Sul fronte delle pensioni si torna a parlare della flessibilità in uscita. Il sottosegretario alla Presidenza del Consiglio, Tommaso Nannicini, ha infatti fatto sapere che c’è la volontà politica di affrontare la questione nella prossima legge di Stabilità. A patto, però, che il quadro di finanza pubblica lo consenta. Senza contare che tutte le ipotesi di intervento sulle età di pensionamento prevedono delle penalizzazioni, ciò significa un assegno ridotto.
Il costo dell’intervento
Le risorse necessarie per anticipare il pensionamento ammonterebbero tra i 5 e i 7 miliardi di euro l’anno.

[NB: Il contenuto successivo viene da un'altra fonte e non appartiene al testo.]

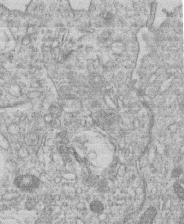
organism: Human
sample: Macrophage cells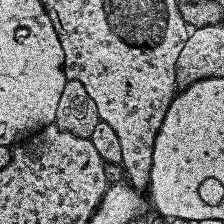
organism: Human
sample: Temporal Lobe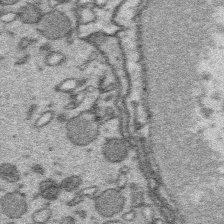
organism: Platynereis dumerilii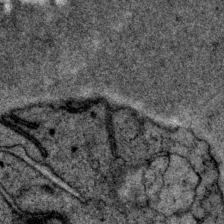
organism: P. pacificus
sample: Pharynx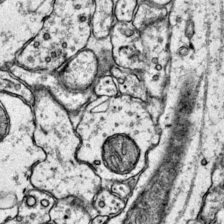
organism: Mouse
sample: Primary visual cortex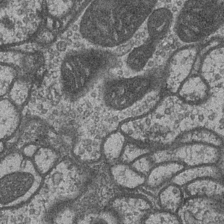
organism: Drosophila
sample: Optic medulla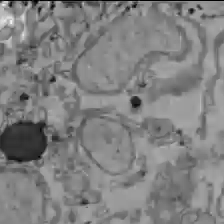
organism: C57BL Mouse
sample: Liver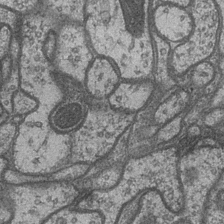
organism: Drosophila
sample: Optic medulla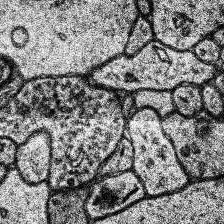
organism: Human
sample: Temporal Lobe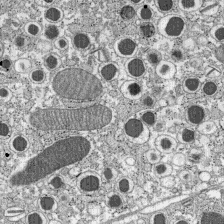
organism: C57BL Mouse
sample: Pancreatic islet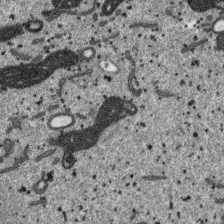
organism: Human
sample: Lung epithelial cells infected with SARS-CoV-2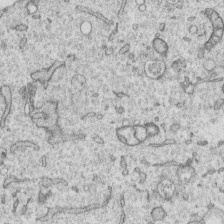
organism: Human
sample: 1205lu cells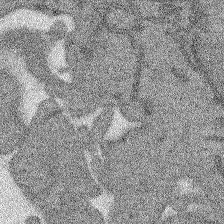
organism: Human
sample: HeLa cells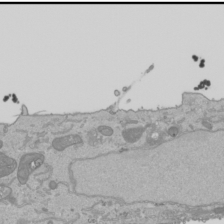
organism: Human
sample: Mitochondria in HCT116 cells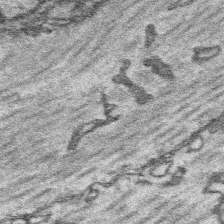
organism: Platynereis dumerilii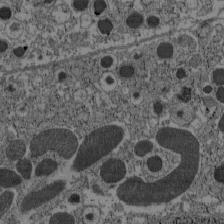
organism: C57BL Mouse
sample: Pancreatic islet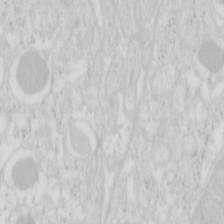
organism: Mouse
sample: Pancreas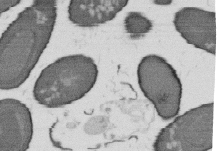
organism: B. subtilis
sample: Bacterial spore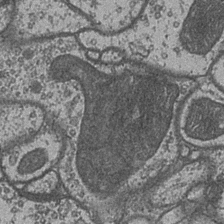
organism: Drosophila
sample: Optic medulla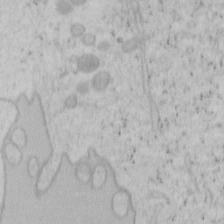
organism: Human
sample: HeLa cells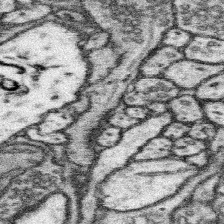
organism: Mouse
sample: Somatosensory cortex neuropil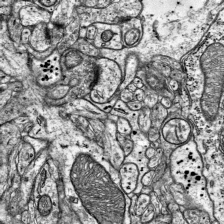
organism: Mouse
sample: Visual Cortex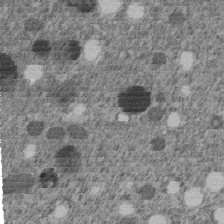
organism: C. elegans
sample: C. elegans embryo early stage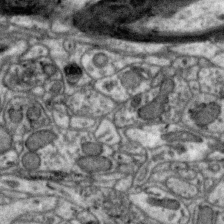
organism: Zebra finch
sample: Brain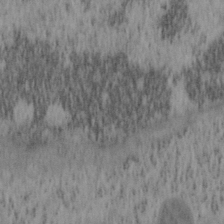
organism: Mouse
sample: OT-I killer T cells with ID8 ovarian cancer cells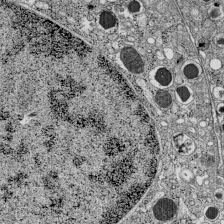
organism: C57BL Mouse
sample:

Una somma di denaro non così semplice da trovare, dal momento che la prossima manovra dovrà tra le altre cose disinnescare 15 miliardi di aumenti automatici di Iva e accise e dovrà prevedere 7-8 miliardi per riportare in linea il deficit strutturale qualora l’Unione europea non concedesse altri margini di flessibilità sul deficit.
Le ipotesi in campo
Una delle opzioni in esame è quella presentata dal presidente dell’Inps, Tito Boeri, che prevede un’uscita anticipata dal lavoro a partire da 63 anni e 7 mesi, 20 anni di contributi e un importo minimo maturato di 1.500 euro, con una penalizzazione di circa il 10-11% dell’assegno mensile.

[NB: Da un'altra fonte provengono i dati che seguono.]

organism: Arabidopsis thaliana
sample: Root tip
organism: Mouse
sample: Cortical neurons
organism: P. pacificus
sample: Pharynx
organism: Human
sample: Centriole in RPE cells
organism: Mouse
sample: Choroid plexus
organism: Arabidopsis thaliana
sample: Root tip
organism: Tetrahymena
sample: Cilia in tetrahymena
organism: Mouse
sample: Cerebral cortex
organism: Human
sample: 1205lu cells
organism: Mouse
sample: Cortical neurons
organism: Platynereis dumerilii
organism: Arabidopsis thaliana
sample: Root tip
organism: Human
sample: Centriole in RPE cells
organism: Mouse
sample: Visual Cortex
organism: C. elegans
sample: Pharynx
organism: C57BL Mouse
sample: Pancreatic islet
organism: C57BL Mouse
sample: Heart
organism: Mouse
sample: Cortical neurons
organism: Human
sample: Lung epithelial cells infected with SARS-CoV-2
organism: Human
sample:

Ma c’è anche la proposta avanzata in Parlamento dal presidente della commissione Lavoro della Camera, Cesare Damiano, e dal sottosegretario all’Economia, Pier Paolo Baretta, che consentirebbe di lasciare il lavoro con 35 anni di contributi e una penalità del 2% per ogni anno di anticipo. Andando in pensione a 62 anni si avrebbe una penalizzazione dell’8%.